What This Coaching Provides: Performance-focused integration of physiological, tactical, and behavioral domains. Evidence-informed strategies adapted to your specific context. Pattern recognition and behavioral change within performance settings.

What It Doesn't Replace: Medical care, clinical diagnosis, or treatment of mental health conditions. Psychotherapy for trauma, clinical anxiety/depression, or personality disorders. Nutritional counseling, physical therapy, or medical exercise prescription.

When your needs extend beyond coaching scope, I'll recommend appropriate licensed professionals. Often the most effective approach involves collaboration—you working with me on performance while also receiving specialized care from other professionals.

How We Work Together

This isn't a fixed protocol. It's an adaptive framework responsive to where you are and what you need. Some clients spend more time on physiological foundation. Others dive quickly into pattern work. Many move back and forth as different challenges emerge.
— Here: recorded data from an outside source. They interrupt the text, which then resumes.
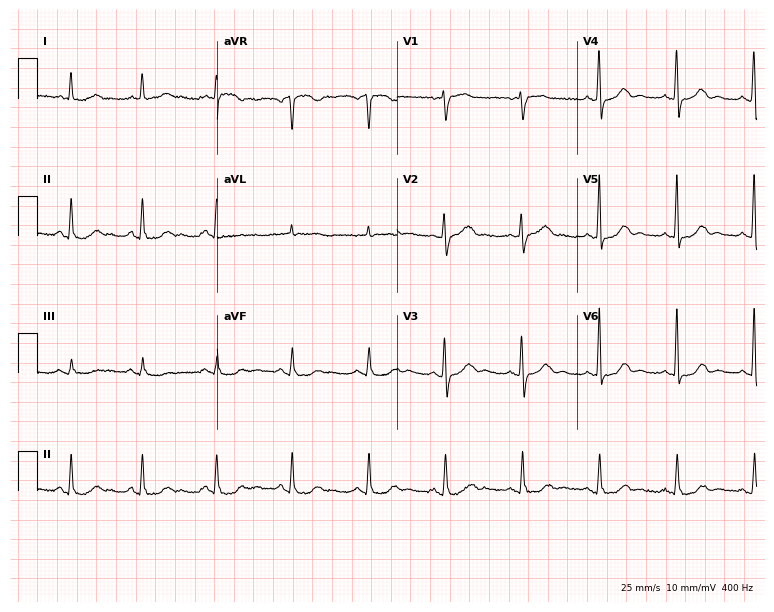
Electrocardiogram, a 60-year-old female. Of the six screened findings (first-degree AV block, right bundle branch block, left bundle branch block, sinus bradycardia, atrial fibrillation, sinus tachycardia), none is recorded. Findings outside these six are not listed.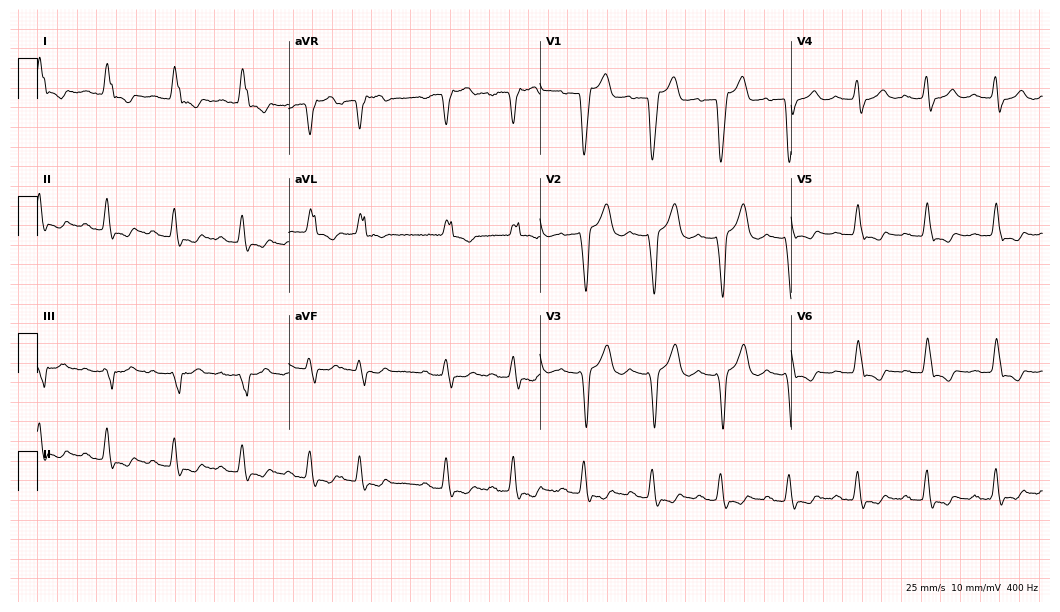
Resting 12-lead electrocardiogram (10.2-second recording at 400 Hz). Patient: an 85-year-old male. The tracing shows left bundle branch block (LBBB).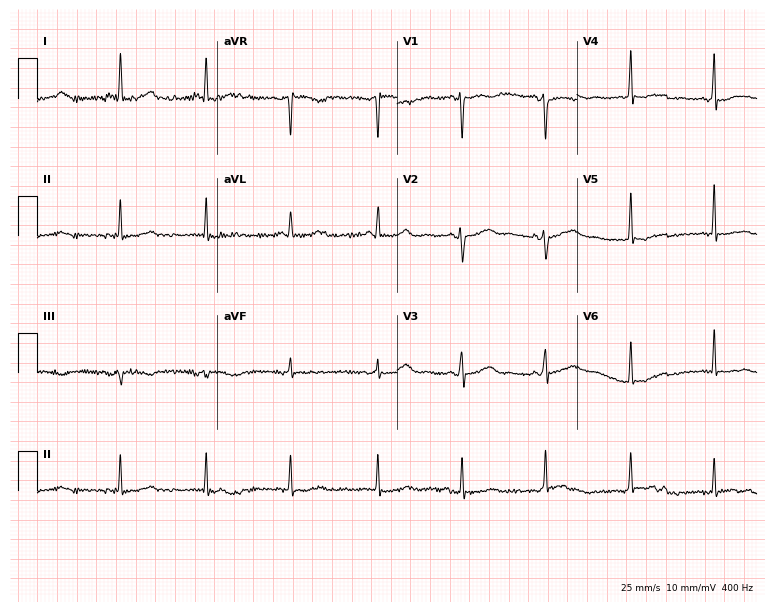
12-lead ECG from a 42-year-old female. No first-degree AV block, right bundle branch block, left bundle branch block, sinus bradycardia, atrial fibrillation or sinus tachycardia recorded for this tracing.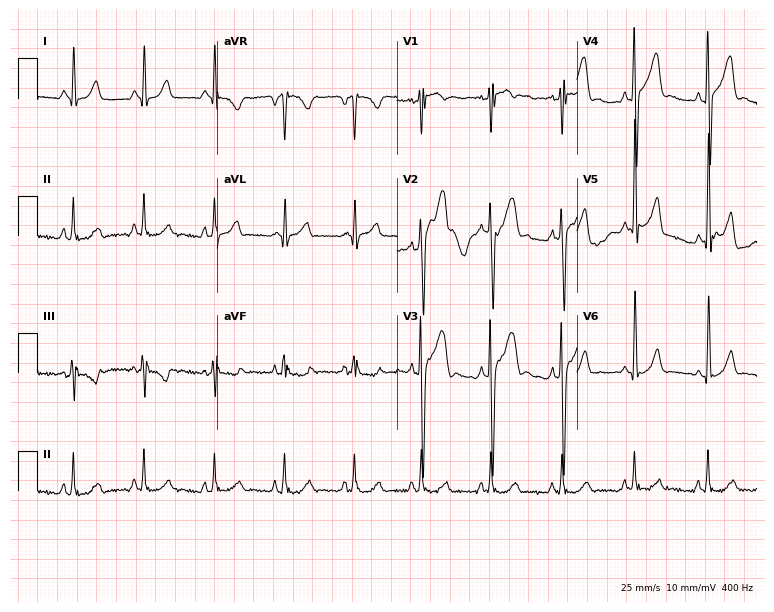
ECG — a man, 33 years old. Screened for six findings — first-degree AV block, right bundle branch block, left bundle branch block, sinus bradycardia, atrial fibrillation, sinus tachycardia — none is recorded. Only these six findings were labelled.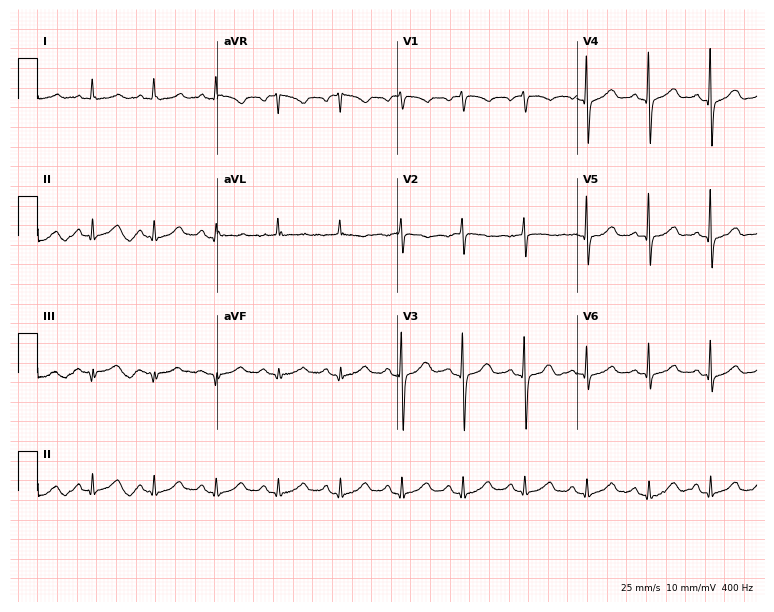
Electrocardiogram, a 78-year-old female patient. Overall reading on record: normal ECG.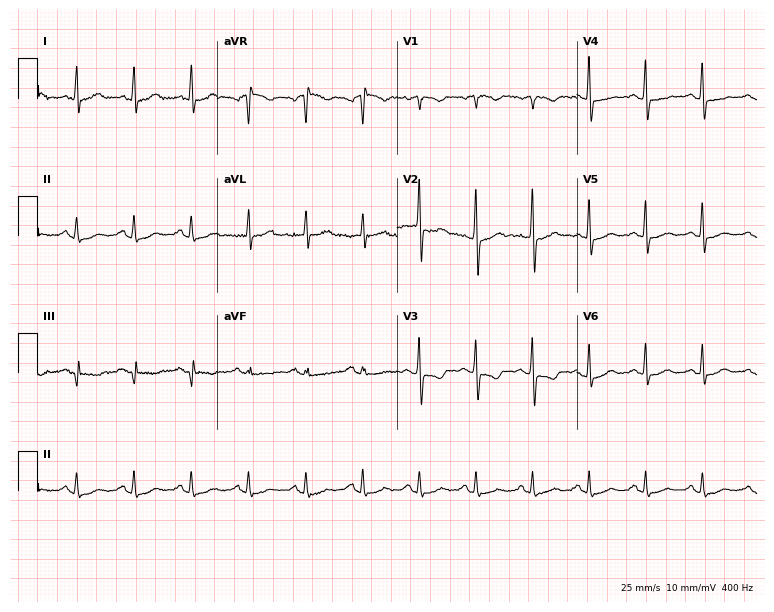
12-lead ECG from a 45-year-old woman (7.3-second recording at 400 Hz). No first-degree AV block, right bundle branch block (RBBB), left bundle branch block (LBBB), sinus bradycardia, atrial fibrillation (AF) or sinus tachycardia recorded for this tracing.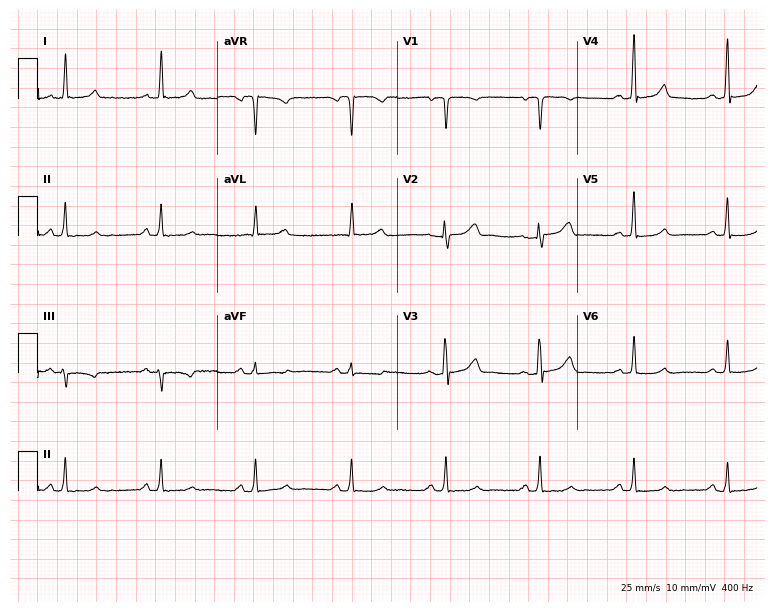
Resting 12-lead electrocardiogram (7.3-second recording at 400 Hz). Patient: a female, 53 years old. None of these six findings is recorded: first-degree AV block, right bundle branch block, left bundle branch block, sinus bradycardia, atrial fibrillation, sinus tachycardia.

The work unfolds through dialogue, experimentation, and refinement. You're not a passive recipient of interventions—you're an active collaborator in your own development.

Progress isn't always linear. Sometimes it's circuitous. Sometimes you'll revisit earlier domains with new understanding. That's not regression—it's integration.

The goal isn't perfection. It's sustainable high performance aligned with who you are and what genuinely matters to you.